Tuesday, November 27, 2012

Okay Christmas

I'm concerned for Christmas this year. This time of amity and peace on Earth and goodwill seems to have been brushed aside in favor of ringing cash registers instead of sleigh bells. I like giving and getting presents but the madness has seemed to reach ever higher peaks. The appearance of Christmas music and decorations before the Thanksgiving turkey leftovers are even finished has me miffed.

I understand the wanting to get a jump on holiday shopping, but does it have to be so commercialized? I can barely watch TV due to the intensity of Christmas advertising smearing its way across the screen. I like Christmas things, like lights and cozy fireplace mantles strung with jaunty stockings and a little garland. I like a good Nativity scene and maybe a little caroling, but not until December at least. And then, only for two weeks before the actual event.

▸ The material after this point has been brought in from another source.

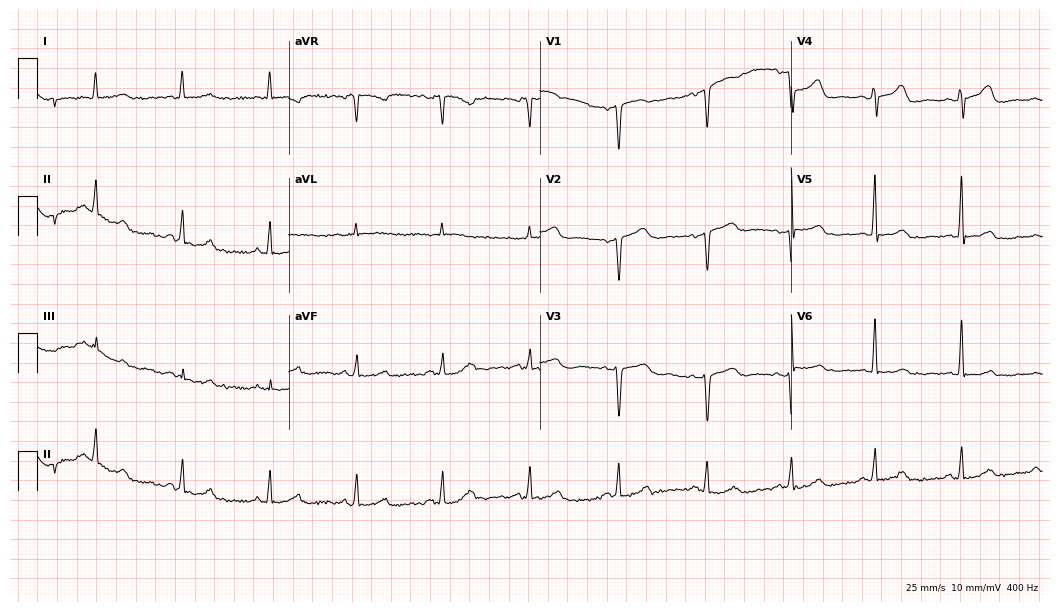
Standard 12-lead ECG recorded from a female patient, 49 years old. None of these six findings is recorded: first-degree AV block, right bundle branch block, left bundle branch block, sinus bradycardia, atrial fibrillation, sinus tachycardia.
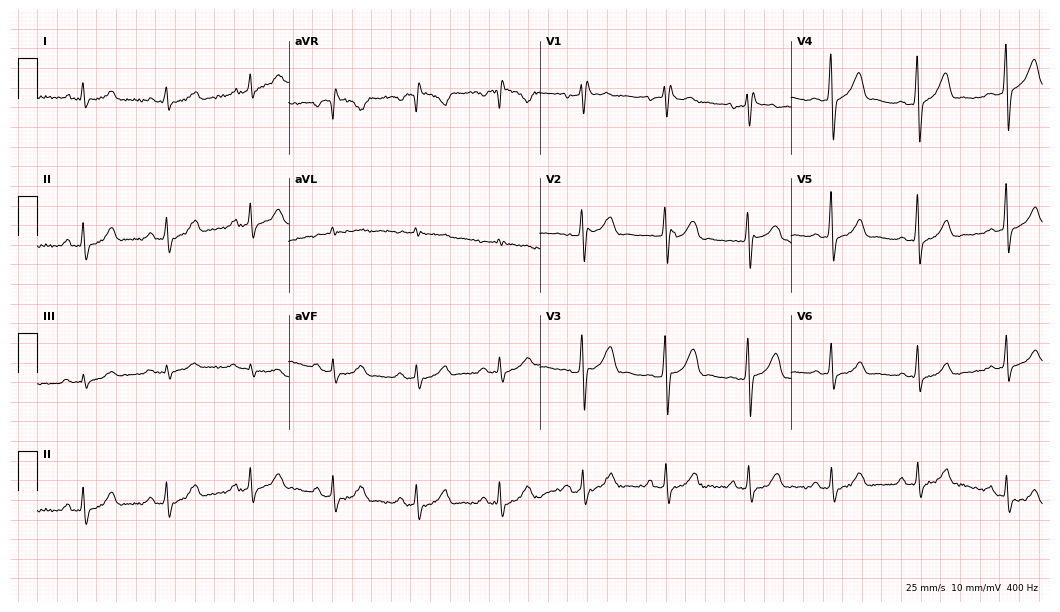
12-lead ECG from a male, 60 years old. Screened for six findings — first-degree AV block, right bundle branch block, left bundle branch block, sinus bradycardia, atrial fibrillation, sinus tachycardia — none is recorded. Only these six findings were labelled.

I'm no fool and I am aware of the storied history of the Commercialization of Christmas. Heck, Rudolph the Red Nosed Reindeer is not a beloved children's classic but a marketing ploy by Montgomery Ward from 1939. (Although it may be beloved) So there's been no shortage of using Christmas to sell things. It's just this current marketing blitz that is getting to me. It seems it's impossible to go less than two minutes without seeing something Christmas related.

Work has not made it any easier as they have now switched from the smooth jazz overhead to 24 hours of Christmas music. It's enough to make a man want to take a hostage. I had a job many years ago where some of the employees and I started a revolution to escape the constant barrage of Christmas music. We were swiftly defeated and told to leave the radio alone. It was a sad day. The constant music makes enjoying the holiday very difficult. Even though today appears to be the first full day of Christmas music, I'm already sick of Cindy Lauper explaining to me why it feels like Christmas, even though I seriously do not feel like it's Christmas at all. A rhythmic guitar solo hardly ever makes me feel like Christmas.

I've also been very jaded by the numerous Christmas miracle movies I've seen throughout my life. The last minute perfect gift, the realization that greatest gift of all is family or that Santa is in fact, real and will help me get that book published because of my unfailing belief that all men are indeed capable of good deeds.  It often makes me wonder when my Christmas miracle will arrive. I think at this point, my Christmas miracle would be meeting a girl that wants to hang around with me at least through the New Years Eve kiss and maybe longer.

So everybody take it easy regarding Christmas and remember that ultimately, it is about loving each other, even when there's no room at the Inn and we have to sleep in the barn just so we can be present for the Roman census.